On Wed, Jul 11, 2018 at 11:06 PM, Jesper Dangaard Brouer
> Well, I would prefer you to implement those. I just did a quick
> implementation (its trivially easy) so I have something to benchmark
> with. The performance boost is quite impressive!
sounds good, but wait
> One reason I didn't "just" send a patch, is that Edward so-fare only
> implemented netif_receive_skb_list() and not napi_gro_receive_list().
sfc does't support gro?! doesn't make sense.. Edward?
> And your driver uses napi_gro_receive(). This sort-of disables GRO for
> your driver, which is not a choice I can make.
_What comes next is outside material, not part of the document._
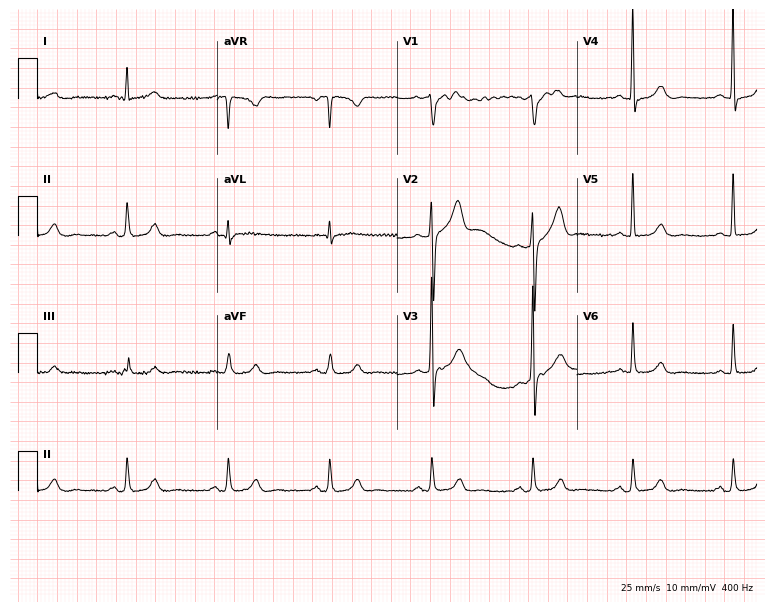
ECG — a male patient, 52 years old. Labelled as a normal ECG.

Interestingly I get
> around the same netperf TCP_STREAM performance.
Same TCP performance
with GRO and no rx-batching
without GRO and yes rx-batching
is by far not intuitive result to me unless both these techniques
mostly serve to eliminate lots of instruction cache misses and the
TCP stack is so much optimized that if the code is in the cache,
going through it once with 64K byte GRO-ed packet is like going
through it ~40 (64K/1500) times with non GRO-ed packets.
What's the baseline (with GRO and no rx-batching) number on your setup?
> I assume we can get even better perf if we "listify" napi_gro_receive.
yeah, that would be very interesting to get there